Think about that: a cloud provider couldn't see your data even if it wanted to. NSX can even extend those capabilities to a single mobile application managed by AirWatch, providing end-to-end encryption and telemetry that will be extensible to integrate with several dozen security vendors in the NSX ecosystem.
ESX 6.5 will also support Intel Secure Boot, ensuring that only authorized and certified code is loaded when the hypervisor boots. Multifactor authentication at the hypervisor level and multitenant audit logging adds much needed granularity to audit trails.
Endpoint Flexibility and Security
Countless Workspace ONE enhancements were also discussed, including the technology preview of optimized delivery of Microsoft Skype for Business in VMware Horizon. Back in my days as an analyst, Gunnar Berger and I had railed on the need for this capability for several years, so I'm very excited to see the results of our collaboration with Microsoft in this regard.

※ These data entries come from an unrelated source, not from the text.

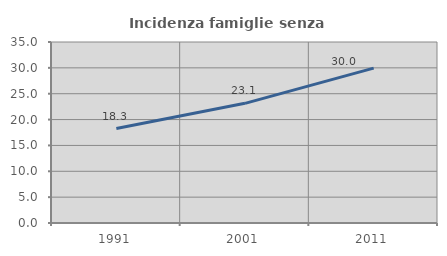
| Category | Incidenza famiglie senza nuclei |
|---|---|
| 1991.0 | 18.266 |
| 2001.0 | 23.142 |
| 2011.0 | 29.954 |
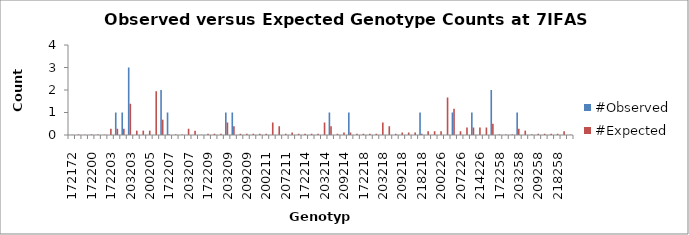
| Category | #Observed | #Expected |
|---|---|---|
| 172172.0 | 0 | 0.014 |
| 172184.0 | 0 | 0.028 |
| 184184.0 | 0 | 0.014 |
| 172200.0 | 0 | 0.028 |
| 184200.0 | 0 | 0.028 |
| 200200.0 | 0 | 0.014 |
| 172203.0 | 0 | 0.278 |
| 184203.0 | 1 | 0.278 |
| 200203.0 | 1 | 0.278 |
| 203203.0 | 3 | 1.389 |
| 172205.0 | 0 | 0.194 |
| 184205.0 | 0 | 0.194 |
| 200205.0 | 0 | 0.194 |
| 203205.0 | 0 | 1.944 |
| 205205.0 | 2 | 0.681 |
| 172207.0 | 1 | 0.028 |
| 184207.0 | 0 | 0.028 |
| 200207.0 | 0 | 0.028 |
| 203207.0 | 0 | 0.278 |
| 205207.0 | 0 | 0.194 |
| 207207.0 | 0 | 0.014 |
| 172209.0 | 0 | 0.056 |
| 184209.0 | 0 | 0.056 |
| 200209.0 | 0 | 0.056 |
| 203209.0 | 1 | 0.556 |
| 205209.0 | 1 | 0.389 |
| 207209.0 | 0 | 0.056 |
| 209209.0 | 0 | 0.056 |
| 172211.0 | 0 | 0.056 |
| 184211.0 | 0 | 0.056 |
| 200211.0 | 0 | 0.056 |
| 203211.0 | 0 | 0.556 |
| 205211.0 | 0 | 0.389 |
| 207211.0 | 0 | 0.056 |
| 209211.0 | 0 | 0.111 |
| 211211.0 | 0 | 0.056 |
| 172214.0 | 0 | 0.056 |
| 184214.0 | 0 | 0.056 |
| 200214.0 | 0 | 0.056 |
| 203214.0 | 0 | 0.556 |
| 205214.0 | 1 | 0.389 |
| 207214.0 | 0 | 0.056 |
| 209214.0 | 0 | 0.111 |
| 211214.0 | 1 | 0.111 |
| 214214.0 | 0 | 0.056 |
| 172218.0 | 0 | 0.056 |
| 184218.0 | 0 | 0.056 |
| 200218.0 | 0 | 0.056 |
| 203218.0 | 0 | 0.556 |
| 205218.0 | 0 | 0.389 |
| 207218.0 | 0 | 0.056 |
| 209218.0 | 0 | 0.111 |
| 211218.0 | 0 | 0.111 |
| 214218.0 | 0 | 0.111 |
| 218218.0 | 1 | 0.056 |
| 172226.0 | 0 | 0.167 |
| 184226.0 | 0 | 0.167 |
| 200226.0 | 0 | 0.167 |
| 203226.0 | 0 | 1.667 |
| 205226.0 | 1 | 1.167 |
| 207226.0 | 0 | 0.167 |
| 209226.0 | 0 | 0.333 |
| 211226.0 | 1 | 0.333 |
| 214226.0 | 0 | 0.333 |
| 218226.0 | 0 | 0.333 |
| 226226.0 | 2 | 0.5 |
| 172258.0 | 0 | 0.028 |
| 184258.0 | 0 | 0.028 |
| 200258.0 | 0 | 0.028 |
| 203258.0 | 1 | 0.278 |
| 205258.0 | 0 | 0.194 |
| 207258.0 | 0 | 0.028 |
| 209258.0 | 0 | 0.056 |
| 211258.0 | 0 | 0.056 |
| 214258.0 | 0 | 0.056 |
| 218258.0 | 0 | 0.056 |
| 226258.0 | 0 | 0.167 |
| 258258.0 | 0 | 0.014 |

While it may seem simple on the surface, unified communications support between virtual-to-virtual or virtual-to-physical endpoints is an engineering challenge that requires voice and video communications to be processed locally on the physical endpoint. While workarounds have existed for years, native and well-integrated Skype for Business support is a key necessity for making the virtual desktop experience superior to that of a physical desktop or laptop.

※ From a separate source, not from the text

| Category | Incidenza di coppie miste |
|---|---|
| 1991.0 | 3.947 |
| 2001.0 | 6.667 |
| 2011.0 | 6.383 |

Like many organizations, VMware is a big user of Office 365, and I'm also personally excited to see VMware Tunnel DLP. This new capability will work with the VMware Tunnel App to ensure that conditional access is enforced on devices accessing Office 365. This means that you will be able to restrict content access by devices that are noncompliant and also detect and block users attempting to save Office 365 files to personal file-sharing services.
Moving Fast but Safe
Agility is clearly paramount in today's digital economy, but we must also do so safely and securely. VMworld 2016 Europe is all about giving users the capability to quickly and securely access any app at their convenience, while also keeping data secure. Applications will always require programmatic compute, network, storage and security. VMware is committed to making it easy for developers to leverage their open platforms and APIs of choice, while making cross-cloud and cross-data center infrastructure services securely scale with the reliability and flexibility they demand.

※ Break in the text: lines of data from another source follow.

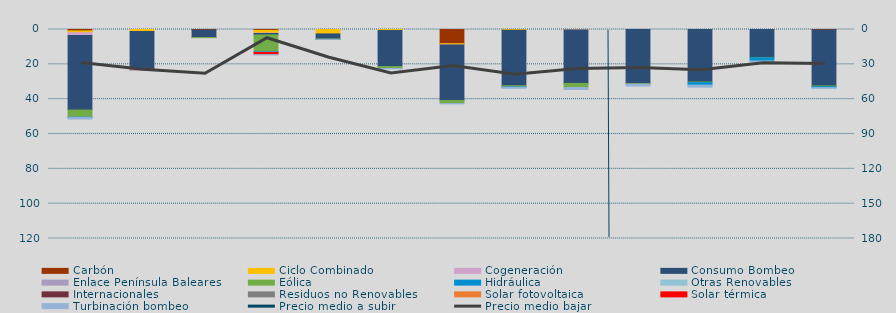
| Category | Carbón | Ciclo Combinado | Cogeneración | Consumo Bombeo | Enlace Península Baleares | Eólica | Hidráulica | Otras Renovables | Internacionales | Residuos no Renovables | Solar fotovoltaica | Solar térmica | Turbinación bombeo |
|---|---|---|---|---|---|---|---|---|---|---|---|---|---|
| 0 | 808.2 | 1016.6 | 1618.6 | 42815.3 | 0 | 4070.8 | 105.9 | 51.2 |  | 12.8 | 0 | 0 | 879 |
| 1 | 0 | 1097.9 | 0 | 21404.4 | 0 | 137.4 | 0 | 0 |  | 0 | 0 | 518.8 | 108.8 |
| 2 | 294.2 | 0 | 0 | 4310.8 | 42.4 | 0.6 | 0 | 0 |  | 0 | 0 | 0 | 0 |
| 3 | 516.7 | 1537.9 | 257 | 809.6 | 0 | 9502.9 | 408.7 | 117.5 |  | 0 | 0.4 | 1254.7 | 102.9 |
| 4 | 0 | 2533.1 | 0 | 2991.4 | 0 | 42.6 | 0 | 0 |  | 0 | 0 | 0 | 65 |
| 5 | 0 | 555.8 | 0 | 20748.5 | 0 | 1071 | 8.2 | 0 |  | 0 | 0 | 0 | 183.2 |
| 6 | 8149.5 | 754.8 | 3.5 | 31856.3 | 0 | 1760.6 | 0 | 0 |  | 0 | 0 | 0 | 177.8 |
| 7 | 0 | 458.3 | 0 | 31829.7 | 0 | 671.7 | 189.5 | 0 |  | 0 | 0 | 0 | 613.5 |
| 8 | 0 | 223.8 | 2.4 | 30752.2 | 0 | 2324.3 | 0 | 0 |  | 0 | 0 | 0 | 1135.9 |
| 9 | 0 | 0 | 0 | 31097.5 | 0 | 268.5 | 0 | 0 |  | 0 | 0 | 0 | 1121.8 |
| 10 | 0 | 20 | 0 | 30123.6 | 0 | 373.8 | 1416.6 | 0 |  | 0 | 0 | 0 | 1190.9 |
| 11 | 0 | 0 | 0 | 16053.6 | 0 | 185.3 | 1837.6 | 0 |  | 0 | 0 | 0 | 606.6 |
| 12 | 350.4 | 0 | 0 | 32084.5 | 0 | 425.7 | 531.2 | 0 |  | 0 | 0 | 0 | 413.1 |

The IT world is unquestionably moving to software-defined technologies, and while many of them exist in public cloud offerings today, VMware is committed to giving you those same capabilities and flexibility across several clouds and private datacenters. You shouldn't have to know an application's future at the time that it's deployed, and the ability to change course as the market requires will make you more agile and competitive. Of course, this isn't just a VMware vision, but that of multiple end-user organizations, vendors and providers. We're embarking on a new industrial revolution and I'm excited about our place in both history and the future.
Chris Wolf is VMware's CTO, Global Field and Industry.